Management of patients with HER2-positive breast cancer is a challenging task. This is due to a worse prognosis and a decreased success rate under treatment with chemotherapy. Since the introduction of the monoclonal antibody herceptin, treatment options have looked more promising because efficacy of chemotherapy is en-hanced when combined with herceptin and this can be translated into prolonged survival in patients with metastatic disease. So far, the most important combination studies have used anthracyclines and taxanes as cytotoxic agents and only limited information is available on
other combination regimens incorporating herceptin. Therefore a study from Burstein et al. deserves special attention,
which investigated herceptin in combi-nation with vinorelbine in 34 patients with metastatic HER2-positive breast
cancer. The vast majority of the patients had received prior chemotherapy which had been applied in the adjuvant setting
(56%) or during metastatic disease (62%) and had consisted mainly of an-thracyclines and taxanes. Patients with
herceptin pre-treatment were not included in this study.

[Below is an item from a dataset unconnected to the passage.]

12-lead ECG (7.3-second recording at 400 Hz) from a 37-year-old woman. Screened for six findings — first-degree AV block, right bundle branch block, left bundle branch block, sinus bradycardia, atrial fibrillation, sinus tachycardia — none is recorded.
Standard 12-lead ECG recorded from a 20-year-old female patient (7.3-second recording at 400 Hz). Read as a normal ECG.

The results so far are very encouraging, showing a response rate of 71%. Although the patient number included is pretty small it seems of note that a high response rate was even seen in patients who had received prior chemotherapy in the metastatic setting (fig. 2). This is in contrast to the results of a large phase III study in which a substantial decrease of efficacy was seen in patients who had received pretreatment with anthracyclines in the adjuvant setting and had therefore been allocated to a combination of herceptin and taxanes that turned out to be less effective than the combination of nthracyclines and herceptin in patients who had had no prior AC therapy. It is needless to say that no valid conclusions can be drawn from the present study, but it is at least exciting that there might be a treat-ment option with an efficacy that is not diminished in the second-line setting.

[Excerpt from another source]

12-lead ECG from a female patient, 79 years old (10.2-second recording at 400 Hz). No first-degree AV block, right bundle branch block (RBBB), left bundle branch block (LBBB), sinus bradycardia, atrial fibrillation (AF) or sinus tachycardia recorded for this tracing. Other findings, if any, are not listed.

Fig. 2: Response rates under a combination treatment with 
herceptin and vinorelbine depending on the pre-treatment 
status in the metastatic setting

Looking at other studies dealing with the treatment of HER2-positive breast cancer does not provide too much new information. What seems important is the observation that the benefit of herceptin is confined to patients with HER2/3+ or FISH-positive tumours. This was shown for patients treated with herceptin combined with chemotherapy and herceptin monotherapy as well. Especially the data of a monotherapy study of Vogel et al. look pretty promising because of the high response rate in HER2/3+ and FISH-positive patients (35% and 40% respectively).
On the other hand, this study has shown that herceptin does not provide a substantial benefit in patients with HER2/2+ breast cancer.

Colorectal cancer

For decades treatment of metastatic colorectal cancer was a domain of 5-FU/LV. Nowadays we have a variety of new agents that have led to promising results, especially in combination regimens. In first-line therapy, oxaliplatin combined with 5-FU/LV has proven to be more effective than 5-FU/LV alone in two large studies (de Gramont, Giac-cetti) and so has ralitrexed in the Saltz study. Another promising approach is the combination of new agents like ralitrexed and oxaliplatin as has been shown in two recent trials by Douillard and Scheithauer (table 3). These studies lead to the conclusion that combining two new agents is at least as effective as 5-FU/LV-based regimens.

  Douillard Scheithauer
Overall response 60% 46%

Complete response 1%  1%

Partial response 37% 21%

Stable disease 20% 24%

 
Time to progression 6,4 mo. 9,0 mo.

Median survival 14,9 mo. n.r. after > 17 mo.

1 year survival  58% 81%

Table 3: Oxaliplatin + ralitrexed as 1st-line therapy for metastatic colorectal cancer

As to second/third-line therapy, there are also some promising data confirming that the newer cytotoxic agents represent an important and valuable treatment tool. This has been shown for irinotecan and oxaliplatin in combination with 5-FU/LV and for the combination of irinotecan and oxaliplatin as well.
The response rates in these studies were around 20%, while stabilization could be achieved in 50%. The median survival reached one year and is thus underlining the importance of these new regimens.